RPath('/', :filesystem) { etc.hostname.content } # => "jbook"

Custom Adapters

Custom adapters allow RPath expressions to operate on new types of graphs. To create a custom adapter, subclass RPath::Adapter and implement the abstract methods #adjacent, #attribute, #content, and #name. See the implementations in RPath::Adapters for examples.

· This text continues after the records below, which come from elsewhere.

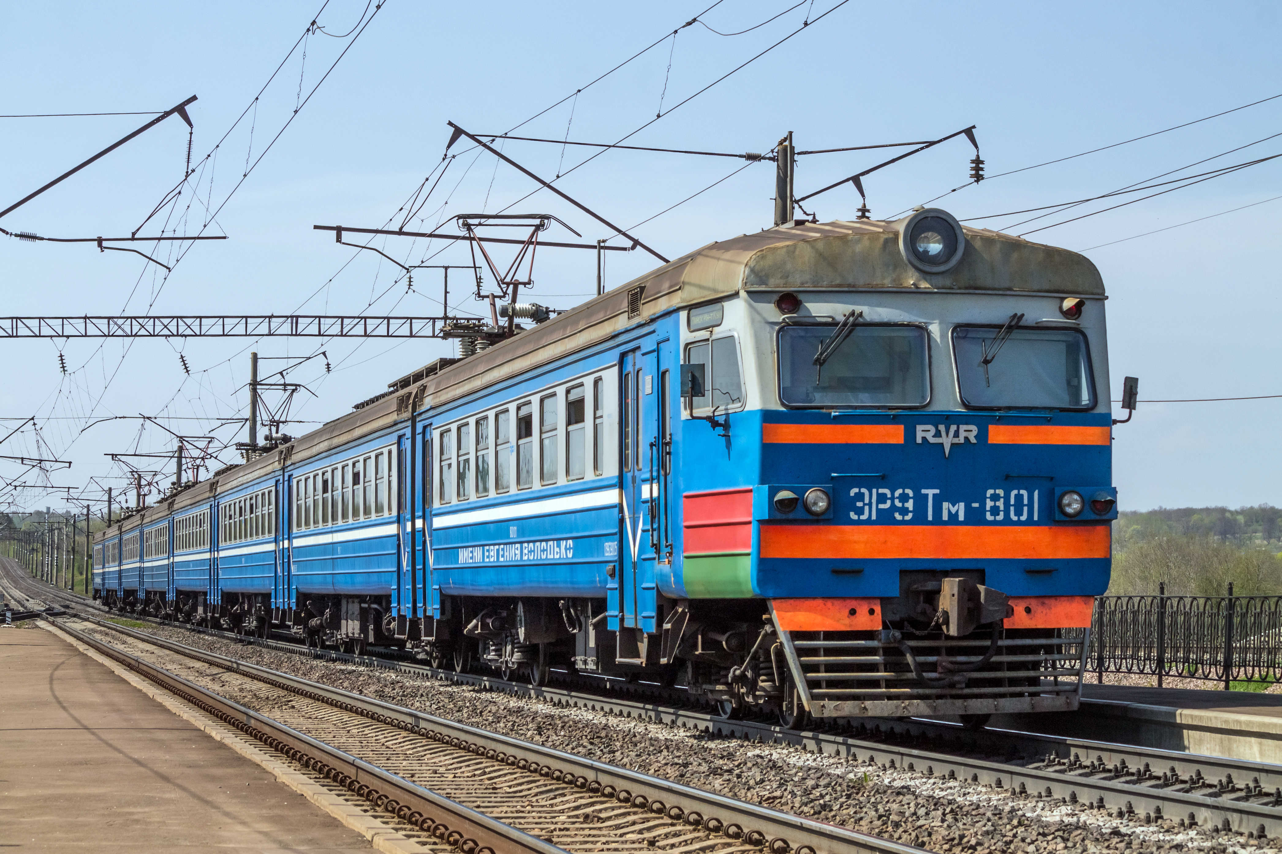 Электропоезд ЭР9ТМ-801, перегон Орша-Центральная, Белоруссия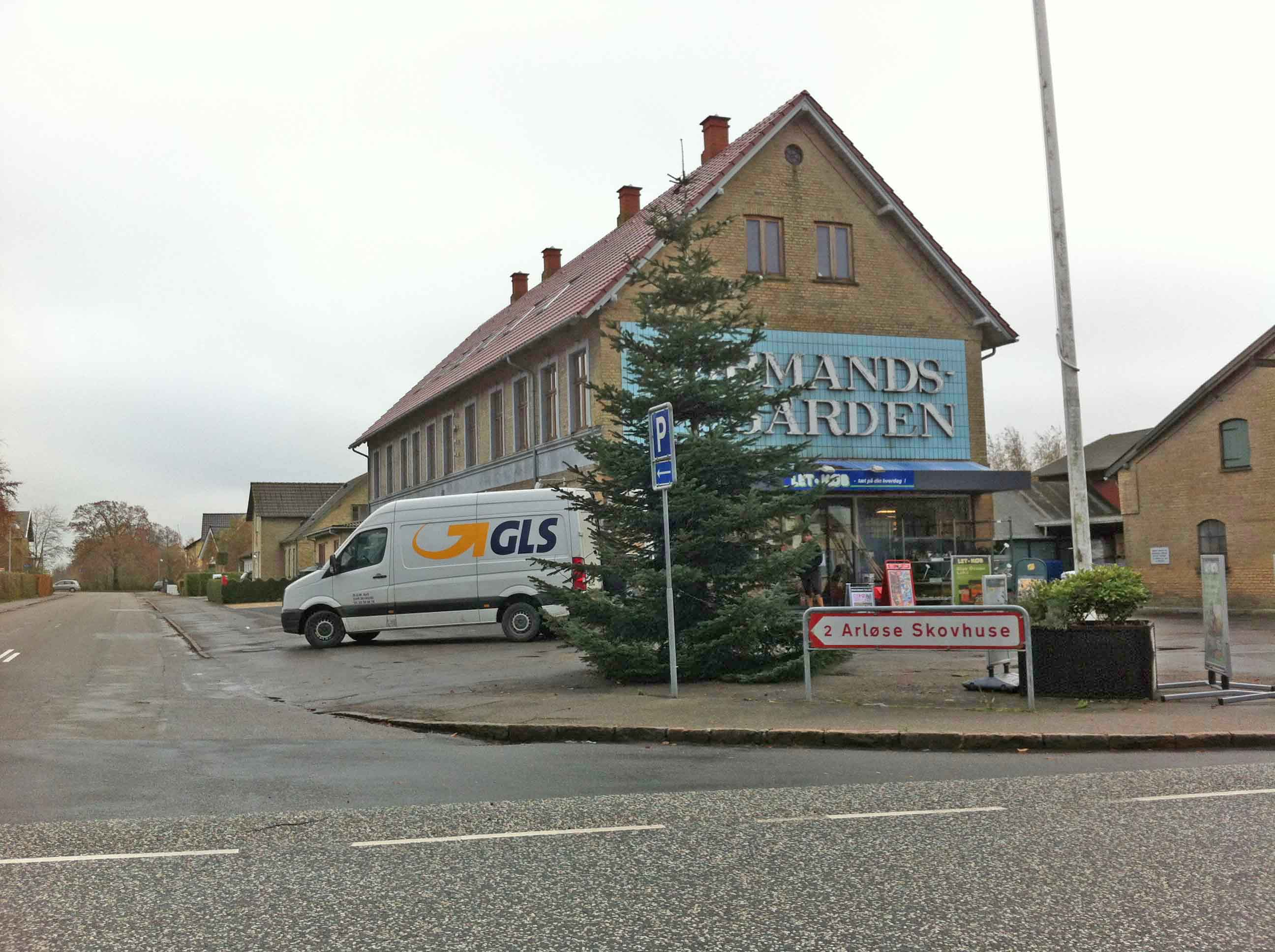 Købmandsgården i Sandved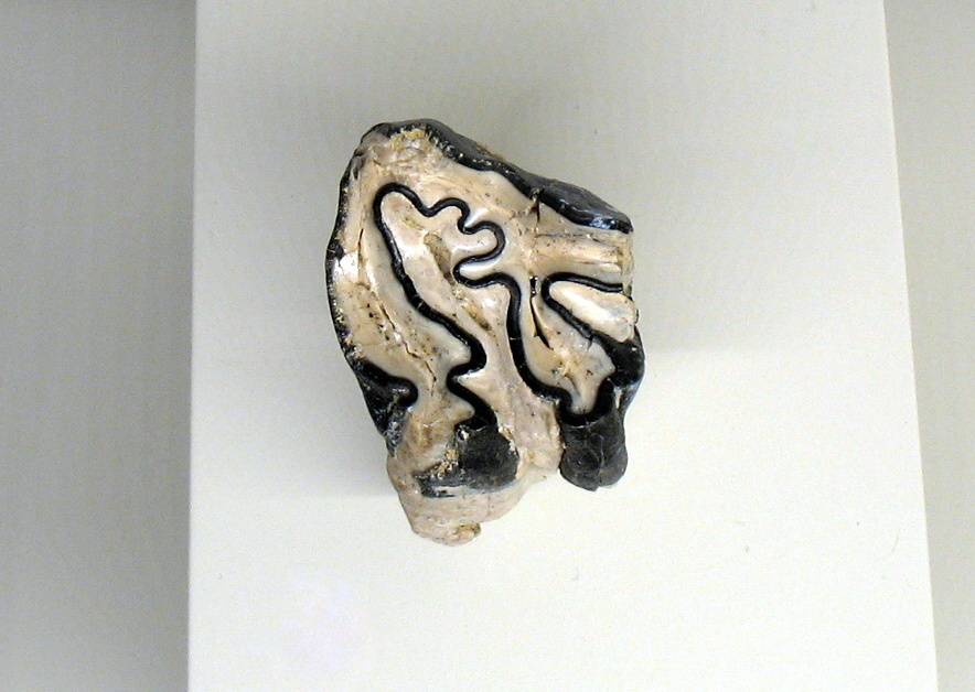 Molar superior (vista oclusal) de Hispanotherium matritense. Yacimiento paleontológico Fábrica Mahou, Madrid, España. Exposición temporal "La colina de los tigres dientes de sable. Los yacimientos miocenos del cerro de los Batallones (Torrejón de Velasco, Comunidad de Madrid)" en el Museo Arqueológico Regional (MAR), Alcalá de Henares (Madrid)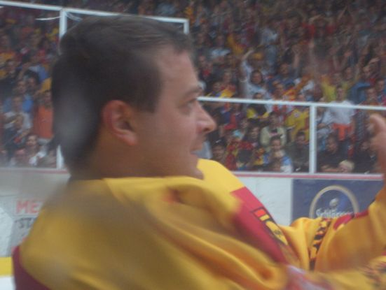 Andrej Trefilow beim Abschiedsspiel an der Brehmstraße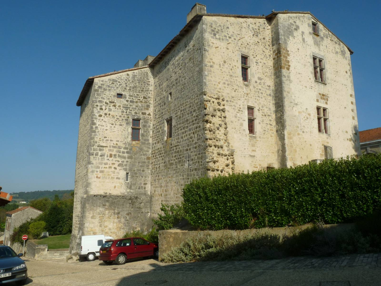 château de Montbron (16), France

Once you've implemented a custom adapter, pass an instance to #RPath:

RPath(graph, CustomAdapter.new) { foo.bar }

To avoid creating an instance for every evaluation, register the adapter and pass the underscored, symbolized class to RPath:

RPath.use CustomAdapter.new
RPath(graph, :custom_adapter) { foo.bar }

If that's too long, pass a custom ID to RPath.use:

RPath.use CustomAdapter.new, :custom
RPath(graph, :custom) { foo.bar }

Or, to avoid specifying the adapter altogether—as the built-in XML adapters do—implement #adapts? in your adapter class:

class CustomAdapter < RPath::Adapter
  def adapts?(graph)
    graph.is_a? CustomGraph
  end
  # ...
end

Now RPath will select a registered CustomAdapter when an expression is evaluated on a CustomGraph:

RPath.use CustomAdapter.new
RPath(CustomGraph.new) { foo.bar }

Contributing

Please submit issues and pull requests to jonahb/rpath on GitHub.